Ne başkasına ait bürokratlar ne de hiç bir yere ait olmayan ya da her yere ait olan haymatloslarla mesafe alınamayacağını anlamak için 12 yıl geçirmeye gerek yoktu. Gezi olaylarında ve benzeri kalkışmalarda okulları politize eden öğretmenlere çanak tutan müdürler ve onlara; “görmedim-duymadım-bilmiyorum” tavrı içerisinde olan üst yöneticiler; bu hallerini CHP, MHP ya da her hangi bir partinin iktidarı zamanında sergileyebilirler miydi? Bu soruya ‘evet sergileyebilirlerdi’ diye cevap verebilen varsa peşinen devamında ne olacağını da söylemelidirler.
Milli Eğitim Bakanlığı ilk yapacağı şeyi 12 yıl sonra yapmak zorunda kaldı anlaşılan. Zorunda kaldı diyorum çünkü bir arpa boyu yol alınamayan ya da eğitim açısından rutini tekrar eden o kadar yerleşim birimi var ki. Haymatloslar ya da “Bu seçimde geliyoruz gardaş” diyenler sadece Hindistan’daki gibi yola yattılar. Mevcut mevzuatları kutsallaştıran ve akşam sabah mevzuat okuyanlar, ne halkı, ne okulu, ne öğrenciyi ne de öğretmeni okuyabildiler.
Milli Eğitim Bakanlığı’nda okul müdürleri rotasyonu sonrası konuşulan “ Adam hiçbir şey yapmamış, biz de dışardan bakınca bu adamların da işi hakikaten zor diye düşünüyorduk. Bunlar kıymeti kendinden makul kişiler. Ne yapılıyorsa sınıflarda öğretmenlerce yapılıyor.
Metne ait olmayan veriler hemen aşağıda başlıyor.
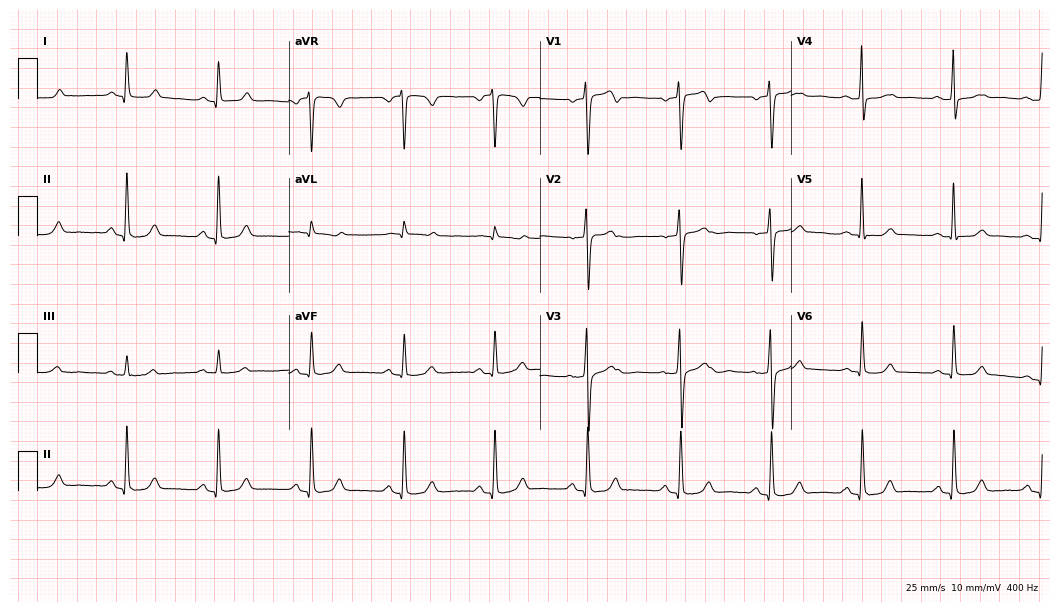
Standard 12-lead ECG recorded from a female patient, 45 years old. None of these six findings is recorded: first-degree AV block, right bundle branch block, left bundle branch block, sinus bradycardia, atrial fibrillation, sinus tachycardia. Findings outside these six are not listed.
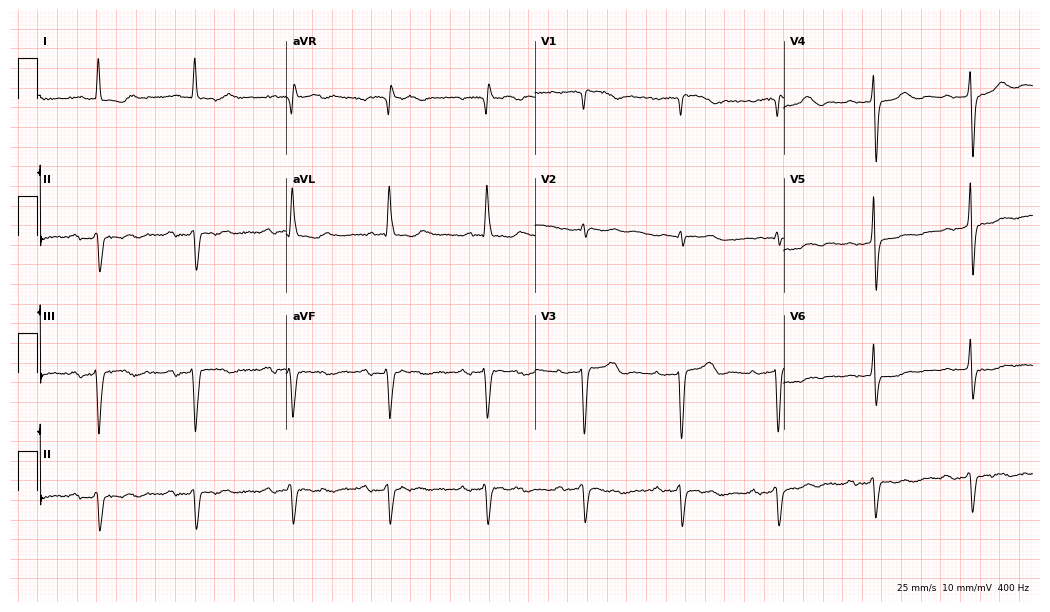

Gördüğüm tabloyu anlatsam hayret edersin!” tarzı cümleler duyulmaya başlandı. Bu günlerde kendini vazgeçilmez sanan birçok bürokrattan vazgeçiliyor.
Nereye gideceğini bilmeyen gemiye hiçbir rüzgârın yardım edemeyeceği anlaşılmış olacak ki; Milli Eğitim’de haymatloslar dönemi kapanıyor.